Hätte zwar eigentlich um 18.00 in Höhr Badminton, aber dazu habe ich vor allem bei gutem Wetter sowieso nicht so viel Bock


----------



## Rockyalex! (19. April 2002)

Freitags bin ich leider meistens arbeiten.
Außerdem sind viele dann schon auf dem Weg ins Wochenende. 

Gruss Alex, (der gleich einen Weg an die Sprudelfabrik sucht)


----------



## Evil (20. April 2002)

Hi Jungs,

bis jetzt passt mir der Mittwoch noch ganz gut, muss halt abends arbeiten.
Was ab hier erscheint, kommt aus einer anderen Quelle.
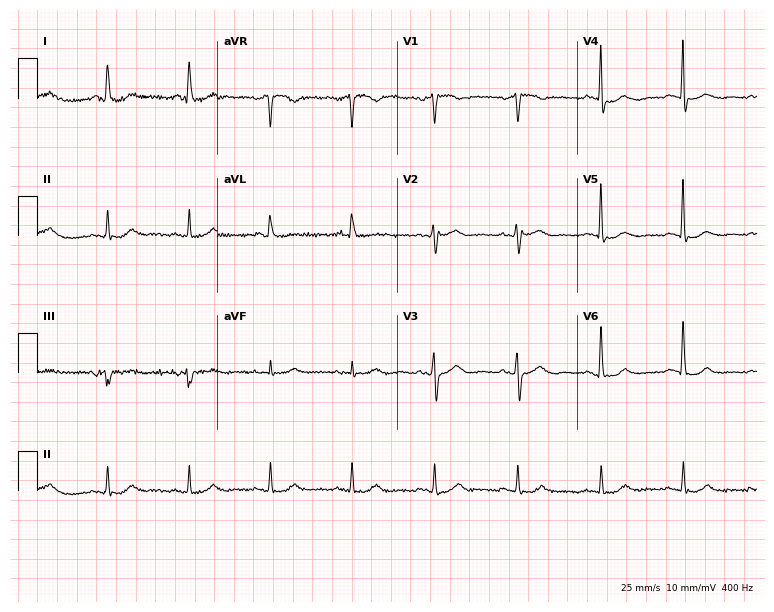
Electrocardiogram (7.3-second recording at 400 Hz), a 75-year-old female. Of the six screened findings (first-degree AV block, right bundle branch block, left bundle branch block, sinus bradycardia, atrial fibrillation, sinus tachycardia), none is recorded.
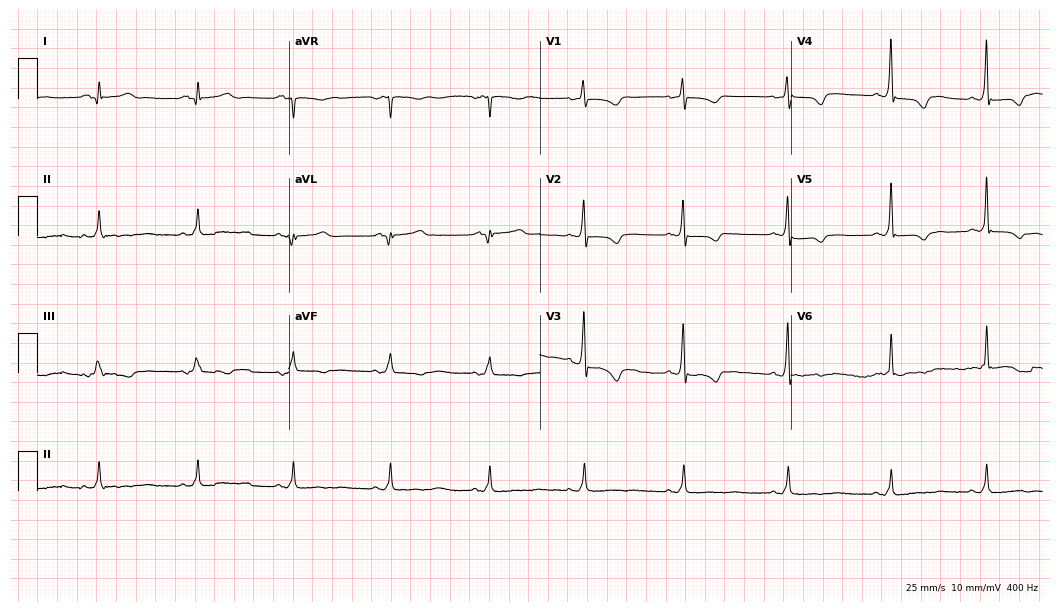
12-lead ECG from a female patient, 73 years old. No first-degree AV block, right bundle branch block (RBBB), left bundle branch block (LBBB), sinus bradycardia, atrial fibrillation (AF) or sinus tachycardia recorded for this tracing. Only these six findings were labelled.
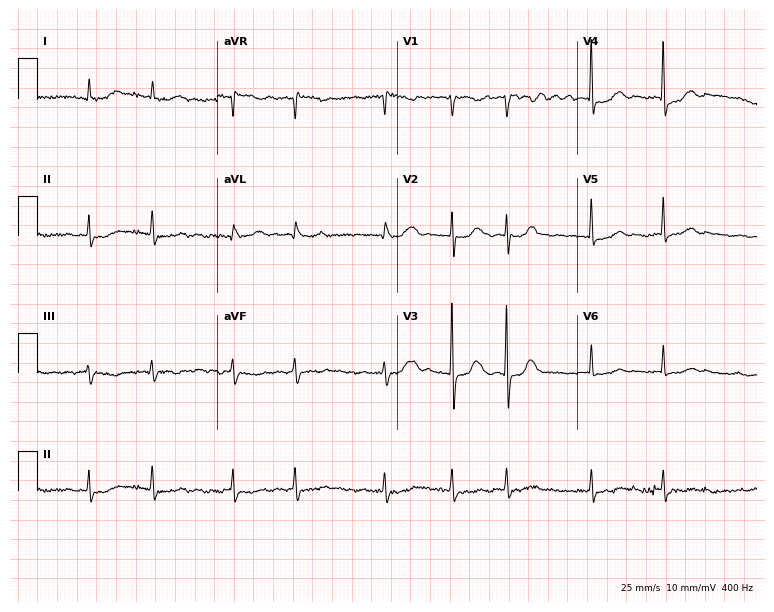
Standard 12-lead ECG recorded from a woman, 79 years old. The tracing shows atrial fibrillation.

Freitag wäre mi allerdings noch lieber, weil ich mir den von der UNI noch freigehalten habe.

bis bald


----------



## Sandra (20. April 2002)

habe meinen vorlesungsplan jetzt so gestaltet, daß ich mi auch mitfahren kann - jipi.  
und freitag würde ich mich, wenn ich im lande bin und nicht arbeiten muß, auch gerne anschließen (vorausgestzt ich kann euer tempo mithalten; ich werde auch die spitzkehren üben - versprochen . ).
schönes wochenende noch !
sandra
P.S. nächstes wochenende kommt steve aus aachen. wir haben überlegt am samstag ´ne tour zu fahren. hat noch jemand lust 6 zeit ?


----------



## Nakamur (20. April 2002)

Na dann kanns ja eigentlich losgehen...
Leider bin ich dazu verdammt am Mittwoch noch eine Nachklausur   zu schreiben. Ich könnte kommenden Mittwoch also frühstens um 16.30h losfahren. 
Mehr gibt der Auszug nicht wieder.